*** Opening THE RECORDS ***

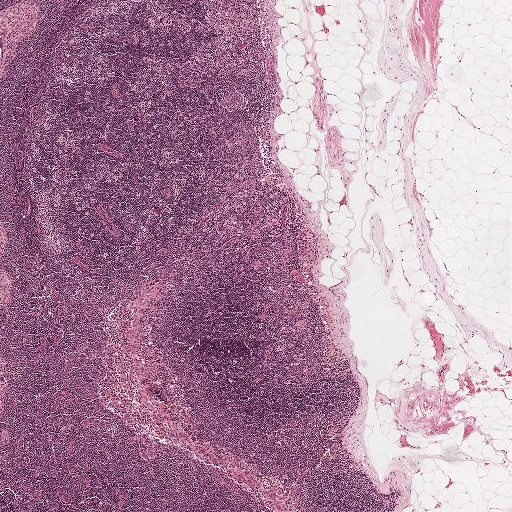
A 2.0-mm field of an H&E-stained sentinel lymph node from a breast-cancer patient (whole-slide image), shown at about 2.5×, about 3.9 µm per pixel.
Tumour region outline (a closed clockwise path, crop pixels): (299, 243), (310, 245), (315, 254), (315, 260), (312, 265), (302, 264), (298, 259), (300, 254).
Under 5% of the image area is annotated as tumour.
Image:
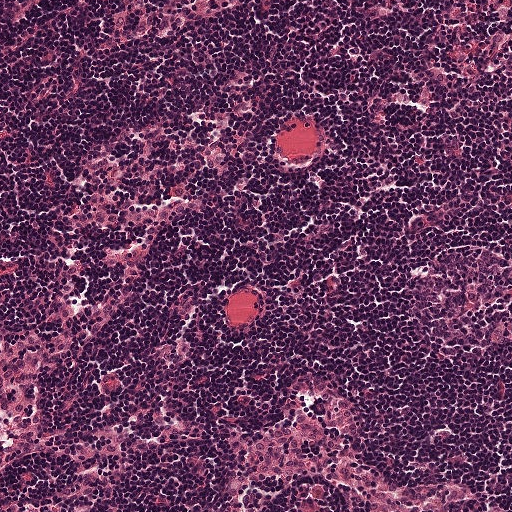
A 0.5-mm field of an H&E-stained sentinel lymph node from a breast-cancer patient (whole-slide image), shown at about 10×, about 0.97 µm per pixel.
Question:
Is there metastatic carcinoma in this field?
Answer:
No: no metastatic tumour is outlined anywhere in this field.
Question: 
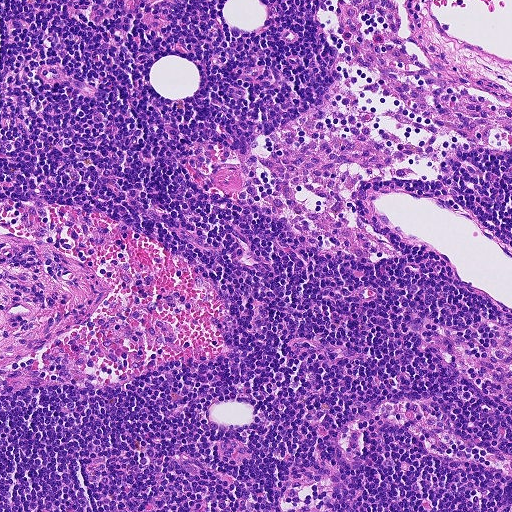
Lymph node section stained with H&E, from a whole-slide image of a breast-cancer sentinel node. Magnification about 10×, about 0.46 mm across the frame, about 0.9 µm per pixel.
What fraction of the image area is metastatic tumour?

Choices:
 (A) none: no tumour is outlined
 (B) about 10% to 20%
 (C) about 25% to 45%
 (D) about 50% or more
 (E) about 5% or less

Answer: (A) none: no tumour is outlined
No metastatic tumour is outlined in this field.
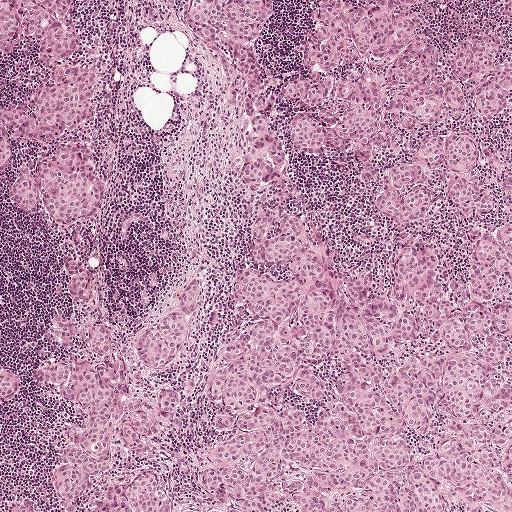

*** Closing THE RECORDS ***

TO DO:
Every line above that carries the string "about" should be copied.

RESULT OF THE EXERCISE:
A 2.0-mm field of an H&E-stained sentinel lymph node from a breast-cancer patient (whole-slide image), shown at about 2.5×, about 3.9 µm per pixel.
A 0.5-mm field of an H&E-stained sentinel lymph node from a breast-cancer patient (whole-slide image), shown at about 10×, about 0.97 µm per pixel.
Lymph node section stained with H&E, from a whole-slide image of a breast-cancer sentinel node. Magnification about 10×, about 0.46 mm across the frame, about 0.9 µm per pixel.
 (B) about 10% to 20%
 (C) about 25% to 45%
 (D) about 50% or more
 (E) about 5% or less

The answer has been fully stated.